Neural oscillations associated with auditory duration maintenance in working memory

Abstract

The neural representation of auditory duration remains unknown. Here, we used electroencephalogram (EEG) recordings to investigate neural oscillations during the maintenance of auditory duration in working memory (WM). EEG analyses indicated that the auditory duration length was not associated with changes in the theta band amplitude, whereas the alpha band amplitudes during 3-s and 4-s auditory duration conditions were lower than during the 1-s and 2-s conditions. Moreover, the alpha band amplitude and accuracy were positively correlated in the 2-s duration condition. We also found that the neural representation of auditory duration is segmented, with a critical threshold point of approximately 2 s, which is shorter than that for visual duration (3 s).

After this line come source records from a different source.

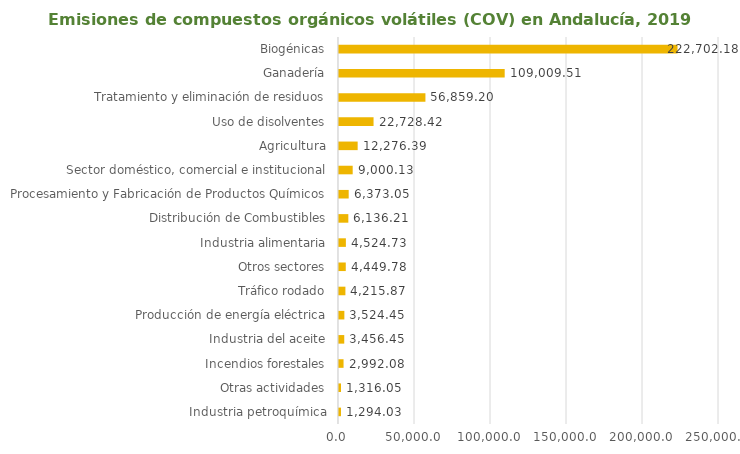
| Category | Series 0 |
|---|---|
| Biogénicas | 222702.18 |
| Ganadería | 109009.51 |
| Tratamiento y eliminación de residuos | 56859.2 |
| Uso de disolventes | 22728.42 |
| Agricultura | 12276.39 |
| Sector doméstico, comercial e institucional | 9000.13 |
| Procesamiento y Fabricación de Productos Químicos | 6373.05 |
| Distribución de Combustibles | 6136.21 |
| Industria alimentaria | 4524.73 |
| Otros sectores | 4449.78 |
| Tráfico rodado | 4215.87 |
| Producción de energía eléctrica | 3524.45 |
| Industria del aceite | 3456.45 |
| Incendios forestales | 2992.08 |
| Otras actividades | 1316.05 |
| Industria petroquímica | 1294.03 |

The results emphasised the involvement of the alpha band in auditory duration maintenance in WM. Our study's findings indicate that different internal representations of auditory durations are maintained in WM below and above 2 s from the perspective of electrophysiology. Additionally, the critical threshold point is related to the sensory modality of duration.

Figure 1

Trial sequences and durations of each screen presentation. Auditory stimuli were randomly presented for 1, 2, 3, or 4 s. Each trial starts with a pure tone (sample), followed by a 3-s interval (the delay/maintenance phase). Next, a second pure tone (probe) is presented. Participants press ‘1’, ‘2’, or ‘3’ correspondingly after estimating the duration of the second pure tone (probe) as shorter, equal to, or longer than the first tone (sample).

Figure 2

Theta and alpha effects for the whole epoch in the posterior parietal in the 1-s (A), 2-s (B), 3-s (C), and 4-s (D) auditory duration conditions. The decibel-transformed value is relative to the baseline interval (−0.4 s to −0.1 s) before the sample stimulus. The theta band is enhanced at the onset and offset of stimuli, whereas the alpha band is enhanced during encoding, especially in the delay phase.

Figure 3

Average theta (A) and alpha (B) band powers during the 1-s, 2-s, 3-s, and 4-s auditory duration maintenance in WM. Steady theta (4–8 Hz) and alpha (8–12 Hz) band activities are elicited during WM maintenance after averaging across frequency, and they are separately plotted for each of the nine analysed electrode clusters. Zero on the x-axis represents the onset of the delay phase. Red, green, blue, and black curves denote the 1-s, 2-s, 3-s, and 4-s auditory duration conditions, respectively.

Figure 4

Grand average theta and alpha band powers during auditory duration maintenance in WM in the 1-s, 2-s, 3-s, and 4-s conditions. Grand average theta and alpha band powers during the delay phase are computed for each duration condition, and they are separately plotted for each of the nine analysed electrode clusters. Red and green lines denote the alpha and theta band powers in each duration condition, respectively. Error bars represent the standard error of the mean across observers.

Figure 5

Topographies of theta and alpha activity during auditory duration maintenance in working memory in the 1-s, 2-s, 3-s, and 4-s conditions. Theta and alpha band powers are significantly activated in the posterior parietal cortex from the interval of 1 s to 3 s after the onset of delay.

Figure 6

Correlation between the amplitude of the alpha band power and accuracy in the posterior parietal during the 2-s auditory duration condition. The scatter plot depicts the amplitude of the alpha power (y-axis) relative to the accuracy of the behavioural performance (x-axis) in the 2-s auditory duration condition. Pearson product-moment correlation coefficient, r = 0.569.